Lockheed Martin Corp, Boeing Co, Northrop Grumman Corp, Raytheon Co and other U.S. defense contractors are vying for billions of dollars of work on advanced military communications, navigation and other satellite systems that will boost U.S. signal-processing power as much as 10-fold compared with systems being replaced.

In the meantime, closely held Intelsat and Americom Government Services, a unit of Luxembourg-based SES, provide as much as 80 percent of the bandwidth, or communications pipelines, to the U.S. military, according to Futron Corp, a Bethesda, Maryland, aerospace consultancy.

Since 2001, funding for Air Force space programs has nearly doubled, Wynne said, for everything from monitoring weather to intelligence, surveillance and reconnaissance.

Working with commercial providers, "we are extending this global information mosaic in a very new and very powerful way," he said.

Gen. Robert Kehler, head of the Air Force Space Command, said meeting U.S. forces' ever-growing bandwidth needs, including video from the growing fleet of remotely piloted surveillance aircraft, would be a challenge "for a long time."

So great is the demand that new systems like Boeing's Wideband Global Satcom and Lockheed Martin's Advanced Extremely High Frequency may not much change the extent to which the military relies on commercial providers.

Lt. Gen. Michael Hamel, commander of the Space Command's satellite-buying Space & Missile Systems Center, said military demand was now basically double the supply.

"We're getting the job done, but it's really not being done in a way that meets our users' needs," he told reporters after a speech to the symposium.
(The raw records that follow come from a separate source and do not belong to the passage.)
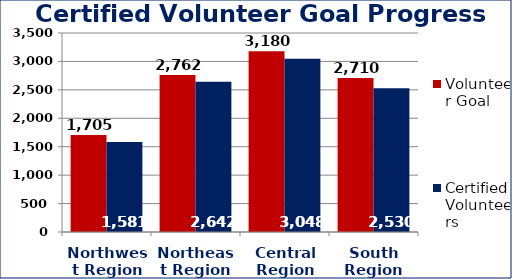
| Category | Volunteer Goal  | Certified Volunteers  |
|---|---|---|
| Northwest Region | 1705 | 1581 |
| Northeast Region | 2762 | 2642 |
| Central Region | 3180 | 3048 |
| South Region | 2710 | 2530 |

He said compromises were constantly made because of the crunch.

Also adding to the growing demand was commanders' wish to provide Internet services as a morale-booster to their troops in remote spots.

"They want to see YouTube. They want to do MySpace," said Peggy Slye, an expert on space and telecommunications at the Futron consultancy.

Such Internet access is now available to deployed forces thanks to devices using National Security Agency-approved encryption designed to secure communications from prying eyes.

Wynne told the symposium the United States also must do more to protect space assets on which it relies for a large and growing list of commercial and civilian needs.

His prepared text referred to China's January 2007 use of a ground-based ballistic missile to destroy an aging satellite in polar orbit without alerting other nations in advance, though he dropped the reference when he spoke.

"While we have made considerable progress in fielding space capabilities, we have not sufficiently addressed space survivability among many of our space systems," Wynne said.